Cleveland Federal Reserve President Beth Hammack emphasized that the Fed needs more time to assess the impact of U.S. President Donald Trump’s tariffs and broader policy agenda before adjusting monetary policy. Speaking at Stanford University’s Hoover Institution, Hammack noted the uncertainty surrounding trade policies, deregulation, and fiscal measures, which complicates the Fed’s decision-making process.
Despite a 0.3% annualized contraction in the U.S. economy last quarter, Hammack argued that it’s too early to draw conclusions due to data distortions caused by trade volatility. “It is all premature… we need to really wait and see how the data play out,” she said, highlighting the need for clear and convincing evidence before any rate moves.
The Federal Reserve left interest rates unchanged this week, maintaining the 4.25%-4.50% range. Fed Chair Jerome Powell acknowledged the risks tariffs pose, such as raising inflation or increasing unemployment, but noted the lack of clarity around the extent and timing of these effects.

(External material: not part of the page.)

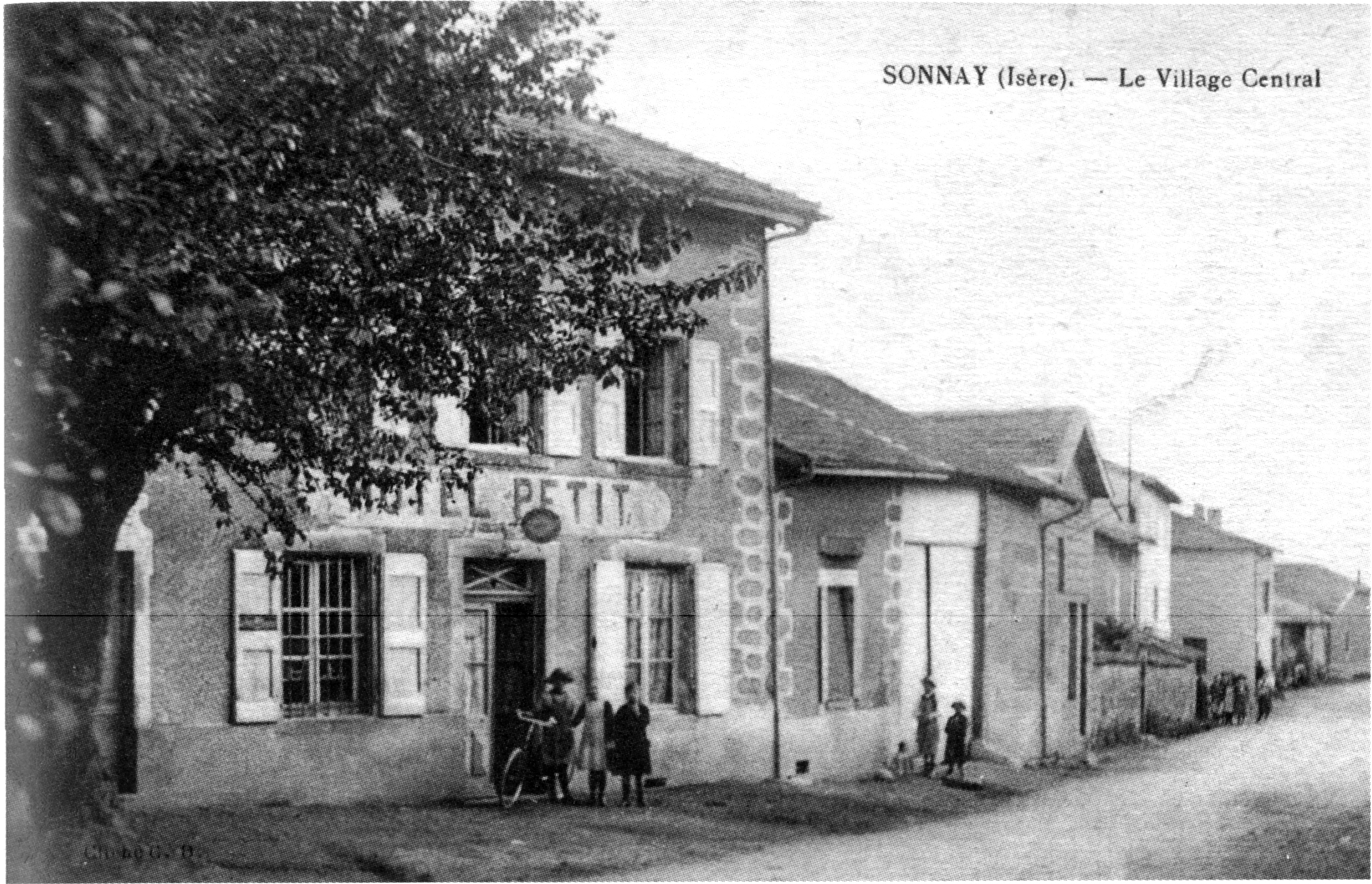 Sonnay, le village central, en 1910

Hammack added that while the labor market remains strong—with unemployment at 4.2%—businesses are preparing for potential workforce reductions if demand slows. Still, many firms are retaining workers due to past hiring difficulties.

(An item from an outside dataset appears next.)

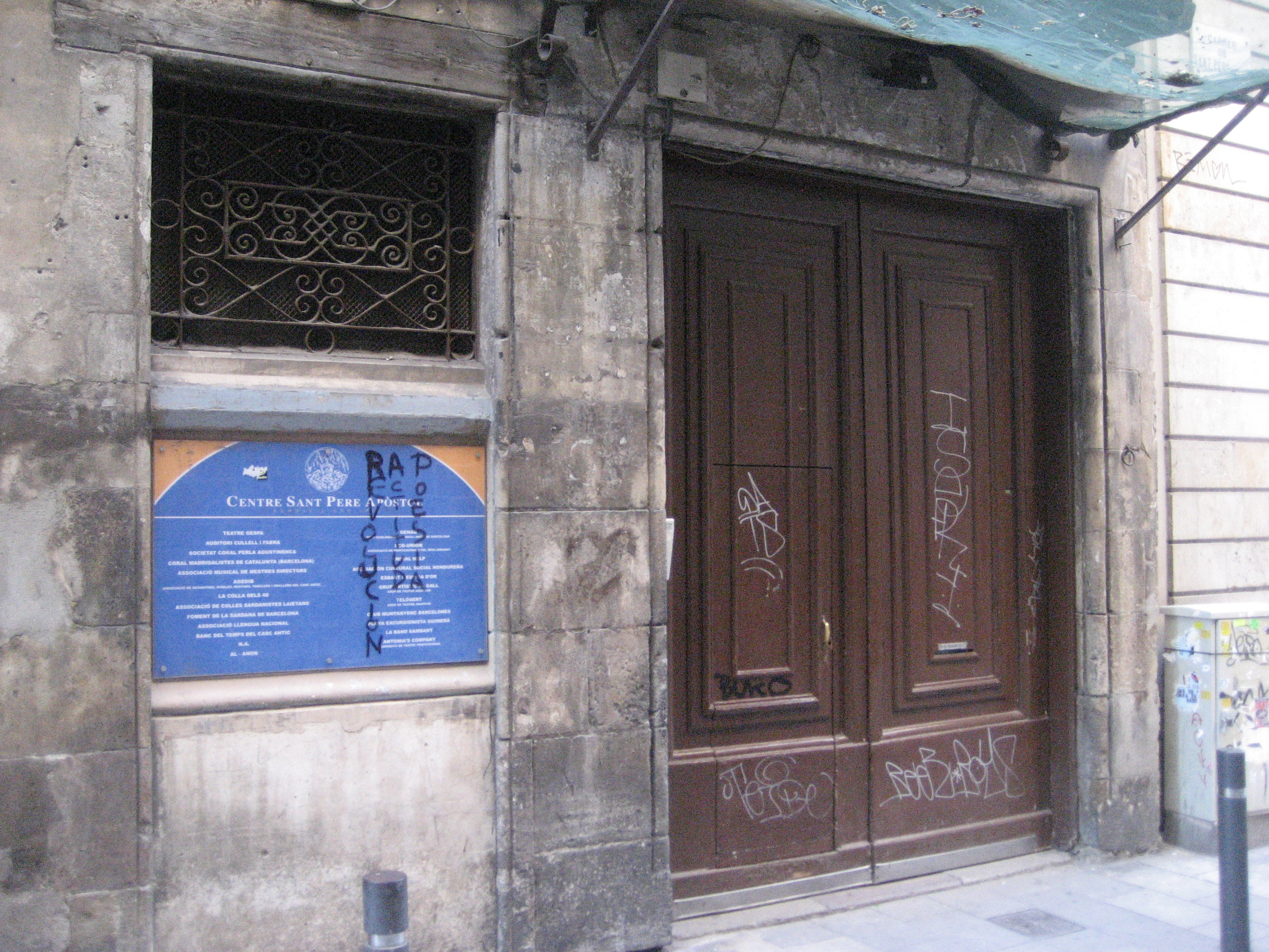 Centre de Sant Pere Apòstol. Porta d'entrada al teatre i a l'entitat (juliol, 2009)

Inflation remains a concern. While tariffs may cause one-time price hikes, some companies are planning gradual increases as tariff levels become clearer, potentially extending price pressures into the summer. This prolonged uncertainty raises the risk of entrenched inflation, which could prompt tighter Fed policy.
Given the mixed signals, Hammack supports holding policy steady. “Taking no action is the best choice right now,” she said, urging a holistic view of economic forces. The Fed, she added, must weigh competing risks carefully as it navigates this fluid environment.